Especialistas apontam necessidade de revisão estrutural do setor
De acordo com o CEO da Massari, Sérgio Saurin, o cenário atual exige uma revisão estrutural na estratégia do agronegócio brasileiro.
Segundo ele, embora o país tenha se consolidado como potência global, parte desse crescimento foi sustentada por insumos externos, o que hoje se mostra um fator de risco.
O executivo defende a ampliação da produção nacional de fertilizantes como forma de reduzir a dependência externa e aumentar a segurança do setor.
Custos logísticos e câmbio ampliam desafios para o produtor
Além da dependência de importações, fatores como o aumento do frete marítimo, a concentração da oferta global e as variações cambiais tornam o planejamento agrícola mais complexo.
Em períodos de crise, esses elementos podem comprometer o acesso a insumos essenciais, pressionar margens de lucro e gerar instabilidade em toda a cadeia produtiva.
Brasil possui potencial para expandir produção nacional
O Brasil reúne condições favoráveis para ampliar sua produção de fertilizantes.

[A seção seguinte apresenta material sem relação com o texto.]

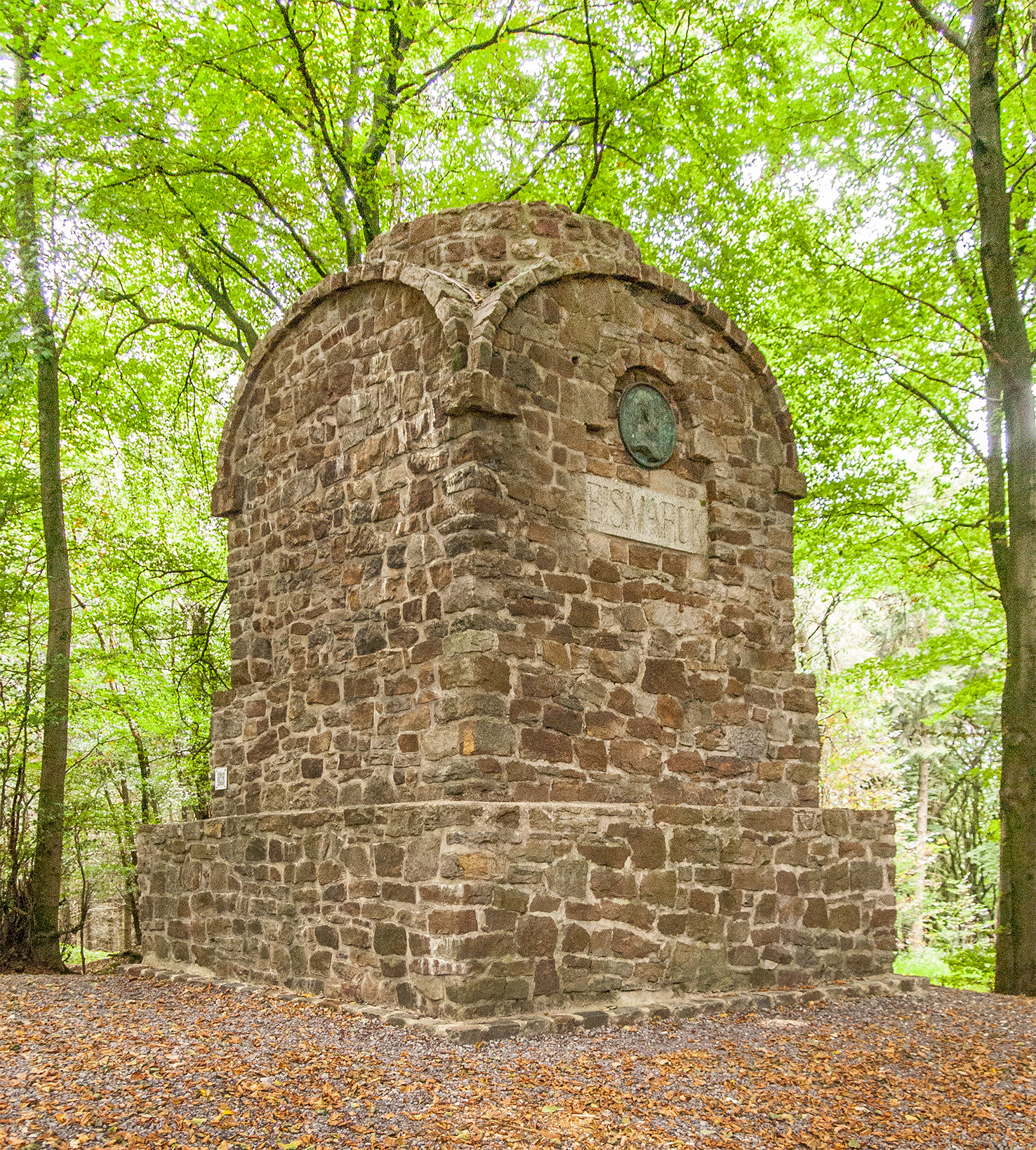 Bismarck-Feuersäule in der Nähe des Nonnensteins im Wiehengebirge bei Rödinghausen, Nordrhein-Westfalen.

O país possui reservas relevantes de minerais estratégicos, como fosfato e potássio, além de conhecimento técnico consolidado em agricultura tropical.
Estudos da Embrapa indicam que o território nacional tem potencial para expandir significativamente a produção de insumos agrícolas, desde que haja avanços em infraestrutura, segurança jurídica e estímulo a investimentos.

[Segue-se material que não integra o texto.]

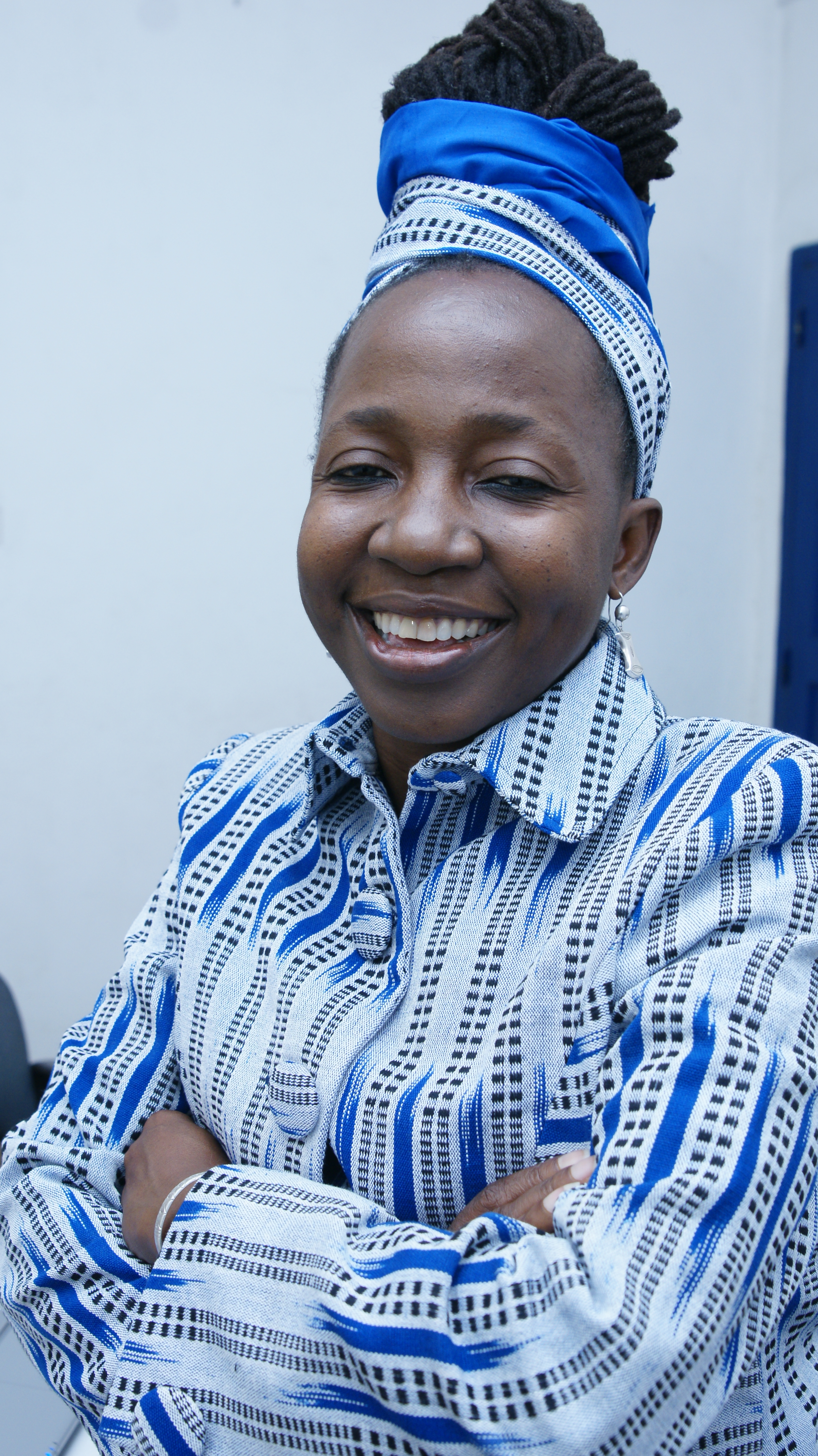 Femme politique camerounaise

Desafio é transformar potencial em capacidade produtiva
Para Sérgio Saurin, o principal desafio está em transformar esse potencial em produção efetiva. Ele destaca a necessidade de um ambiente regulatório mais previsível, maior incentivo ao investimento privado e melhor integração entre os elos da cadeia produtiva.
Produção local pode reforçar sustentabilidade e inovação no agro
O fortalecimento da indústria nacional de fertilizantes também está ligado a agendas de inovação e sustentabilidade. O desenvolvimento de soluções adaptadas aos solos tropicais pode aumentar a eficiência agronômica, reduzir perdas e ampliar práticas agrícolas mais sustentáveis.
Além disso, contribui para diminuir a dependência de produtos importados e padronizados.
Caminho é de transição gradual, aponta setor
Embora a substituição total das importações não seja viável no curto prazo, iniciativas de produção local e diversificação de fornecedores já indicam uma mudança gradual no setor.
Para a Massari Fértil e a Morro Verde, acelerar esse processo é fundamental para aumentar a resiliência do agronegócio brasileiro diante de um cenário global considerado cada vez mais instável.
Segundo o executivo, o país tem condições de estruturar uma cadeia de fertilizantes mais robusta, com maior segurança de abastecimento, estabilidade de custos e ganho de competitividade no longo prazo.